╭──
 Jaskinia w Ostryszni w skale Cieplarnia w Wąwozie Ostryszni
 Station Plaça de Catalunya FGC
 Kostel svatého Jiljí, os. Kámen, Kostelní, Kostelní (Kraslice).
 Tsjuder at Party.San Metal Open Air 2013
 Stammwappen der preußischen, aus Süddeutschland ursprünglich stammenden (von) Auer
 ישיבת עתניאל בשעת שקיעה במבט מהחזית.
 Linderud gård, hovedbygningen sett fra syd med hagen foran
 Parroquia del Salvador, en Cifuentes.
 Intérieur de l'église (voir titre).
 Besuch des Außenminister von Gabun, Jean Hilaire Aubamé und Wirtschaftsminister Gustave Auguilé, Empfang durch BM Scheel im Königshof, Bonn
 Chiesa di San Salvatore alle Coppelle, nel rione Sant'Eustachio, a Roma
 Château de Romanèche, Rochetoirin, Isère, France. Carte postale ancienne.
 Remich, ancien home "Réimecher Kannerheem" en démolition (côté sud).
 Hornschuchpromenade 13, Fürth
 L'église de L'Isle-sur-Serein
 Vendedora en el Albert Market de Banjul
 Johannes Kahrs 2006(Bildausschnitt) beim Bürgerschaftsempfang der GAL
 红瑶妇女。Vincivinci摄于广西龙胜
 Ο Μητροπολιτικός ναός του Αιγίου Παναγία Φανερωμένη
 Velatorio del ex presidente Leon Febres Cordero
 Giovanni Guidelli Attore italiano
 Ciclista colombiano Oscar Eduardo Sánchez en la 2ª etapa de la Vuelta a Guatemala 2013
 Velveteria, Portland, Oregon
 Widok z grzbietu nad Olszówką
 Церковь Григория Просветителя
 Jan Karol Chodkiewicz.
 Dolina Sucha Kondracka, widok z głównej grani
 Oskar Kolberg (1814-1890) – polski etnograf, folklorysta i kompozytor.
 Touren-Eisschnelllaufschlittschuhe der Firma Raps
╰──
• Work request: Exactly as shown above, write out all the records.

• Exercise result:
 Jaskinia w Ostryszni w skale Cieplarnia w Wąwozie Ostryszni
 Station Plaça de Catalunya FGC
 Kostel svatého Jiljí, os. Kámen, Kostelní, Kostelní (Kraslice).
 Tsjuder at Party.San Metal Open Air 2013
 Stammwappen der preußischen, aus Süddeutschland ursprünglich stammenden (von) Auer
 ישיבת עתניאל בשעת שקיעה במבט מהחזית.
 Linderud gård, hovedbygningen sett fra syd med hagen foran
 Parroquia del Salvador, en Cifuentes.
 Intérieur de l'église (voir titre).
 Besuch des Außenminister von Gabun, Jean Hilaire Aubamé und Wirtschaftsminister Gustave Auguilé, Empfang durch BM Scheel im Königshof, Bonn
 Chiesa di San Salvatore alle Coppelle, nel rione Sant'Eustachio, a Roma
 Château de Romanèche, Rochetoirin, Isère, France. Carte postale ancienne.
 Remich, ancien home "Réimecher Kannerheem" en démolition (côté sud).
 Hornschuchpromenade 13, Fürth
 L'église de L'Isle-sur-Serein
 Vendedora en el Albert Market de Banjul
 Johannes Kahrs 2006(Bildausschnitt) beim Bürgerschaftsempfang der GAL
 红瑶妇女。Vincivinci摄于广西龙胜
 Ο Μητροπολιτικός ναός του Αιγίου Παναγία Φανερωμένη
 Velatorio del ex presidente Leon Febres Cordero
 Giovanni Guidelli Attore italiano
 Ciclista colombiano Oscar Eduardo Sánchez en la 2ª etapa de la Vuelta a Guatemala 2013
 Velveteria, Portland, Oregon
 Widok z grzbietu nad Olszówką
 Церковь Григория Просветителя
 Jan Karol Chodkiewicz.
 Dolina Sucha Kondracka, widok z głównej grani
 Oskar Kolberg (1814-1890) – polski etnograf, folklorysta i kompozytor.
 Touren-Eisschnelllaufschlittschuhe der Firma Raps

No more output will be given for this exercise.